Block of Trump Asylum Rule Holds, but Only in California & Arizona

The Ninth Circuit thwarted the Trump administration Friday by denying its request to stay a lower court’s block of a rule making all asylum seekers at the U.S.-Mexico border ineligible for refugee status unless they applied for and were denied protection in a country they passed along the way.

(CN) – The Ninth Circuit thwarted the Trump administration Friday by denying its request to stay a lower court’s block of a rule making all asylum seekers at the U.S.-Mexico border ineligible for refugee status unless they applied for and were denied protection in a country they passed along the way.

However, the Ninth Circuit’s denial only applies to the border states within its jurisdiction – California and Arizona.

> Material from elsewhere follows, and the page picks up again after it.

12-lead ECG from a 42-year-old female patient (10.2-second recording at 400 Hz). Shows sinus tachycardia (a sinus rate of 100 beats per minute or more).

“The district court clearly erred by failing to consider whether nationwide relief is necessary to remedy plaintiffs’ alleged harms,” U.S. Circuit Judges Michael Bennett and Milan Smith held. “And, based on the limited record before us, we do not believe a nationwide injunction is justified.”

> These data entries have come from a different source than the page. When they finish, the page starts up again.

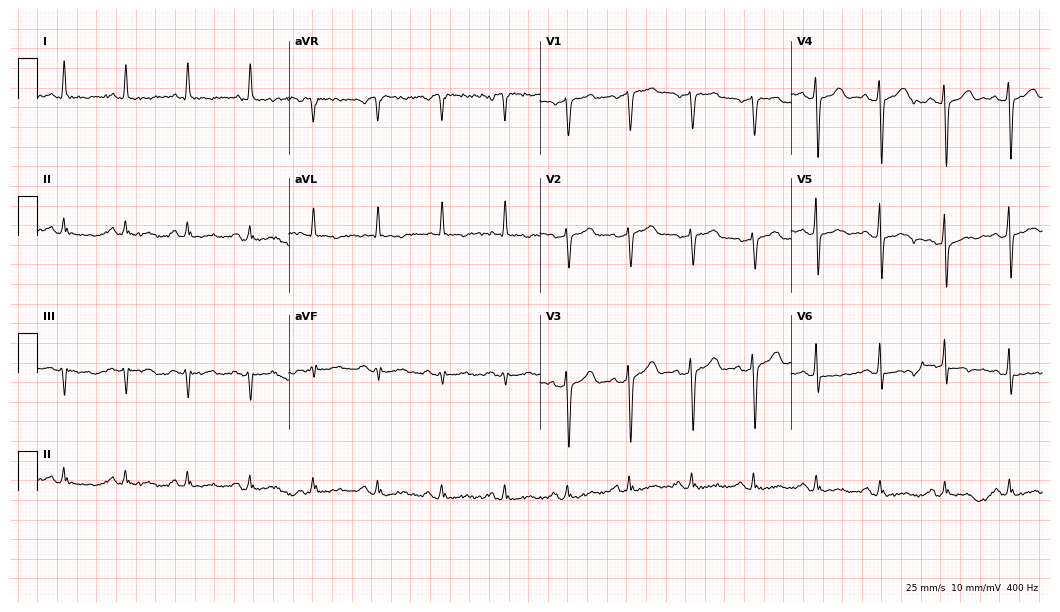
Standard 12-lead ECG recorded from a 62-year-old man. None of these six findings is recorded: first-degree AV block, right bundle branch block, left bundle branch block, sinus bradycardia, atrial fibrillation, sinus tachycardia. Findings outside these six are not listed.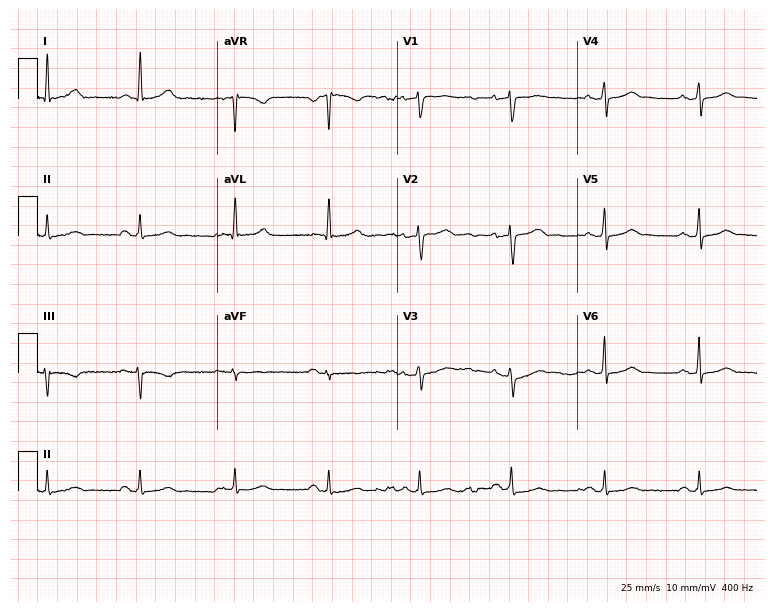
ECG (7.3-second recording at 400 Hz) — a 55-year-old woman. Labelled as a normal ECG.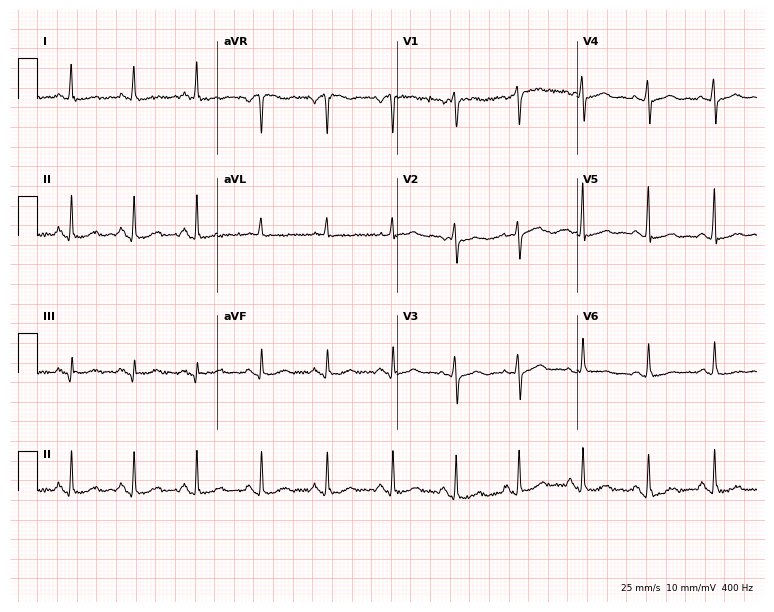
12-lead ECG from a 54-year-old female. Recorded interpretation: within normal limits.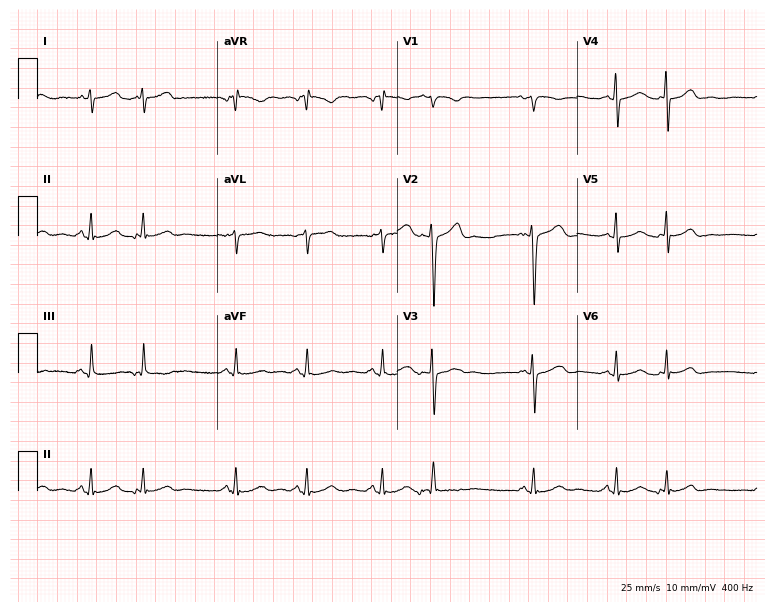
12-lead ECG from a woman, 27 years old (7.3-second recording at 400 Hz). No first-degree AV block, right bundle branch block (RBBB), left bundle branch block (LBBB), sinus bradycardia, atrial fibrillation (AF) or sinus tachycardia recorded for this tracing.

Smith and Bennett were both appointed by Republican presidents: Smith by George W. Bush, Bennett by Donald Trump.

U.S. Circuit Judge A. Wallace Tashima, a Jimmy Carter appointee, wrote a blistering dissent stating the majority overstepped its authority by probing for errors in the lower court’s decision for a nationwide block of the rule.

“I do not believe that it is within a motions panel’s province to parse the record for error at this stage, which is what the majority does in concluding that ‘the nationwide scope of the injunction is not supported by the record as it stands,’” Tashima wrote.

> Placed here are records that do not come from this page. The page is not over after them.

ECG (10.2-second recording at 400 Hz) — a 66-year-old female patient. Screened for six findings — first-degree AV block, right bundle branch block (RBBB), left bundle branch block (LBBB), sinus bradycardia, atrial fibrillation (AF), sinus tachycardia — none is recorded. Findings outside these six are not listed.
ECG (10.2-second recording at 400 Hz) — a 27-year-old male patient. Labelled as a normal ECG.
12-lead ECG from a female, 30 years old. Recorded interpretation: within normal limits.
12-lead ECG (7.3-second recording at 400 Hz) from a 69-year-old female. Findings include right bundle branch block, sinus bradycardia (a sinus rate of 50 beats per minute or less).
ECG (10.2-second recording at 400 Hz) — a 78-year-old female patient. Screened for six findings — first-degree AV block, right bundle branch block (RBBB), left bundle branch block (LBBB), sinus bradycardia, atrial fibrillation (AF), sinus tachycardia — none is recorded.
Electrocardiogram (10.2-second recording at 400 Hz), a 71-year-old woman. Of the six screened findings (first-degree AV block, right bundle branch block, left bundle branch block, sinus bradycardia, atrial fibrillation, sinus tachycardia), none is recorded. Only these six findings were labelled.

He blasted the majority for turning a “motions panel” into a “merits panel.”

Then he took issue with the Ninth Circuit-specific stay ordered by the majority.

“Perhaps, the district court did not make detailed findings in support of a nationwide injunction because the need for one in the circumstances of this case is obvious,” Tashima wrote, adding later: “Should asylum law be administered differently in Texas than in California? These issues and problems illustrate why tinkering with the merits on a limited stay motion record can be risky.”

For its part, the majority justified its decision by saying that allowing cases in other circuits to move forward fosters “the development of the law and the percolation of legal issues in the lower courts.”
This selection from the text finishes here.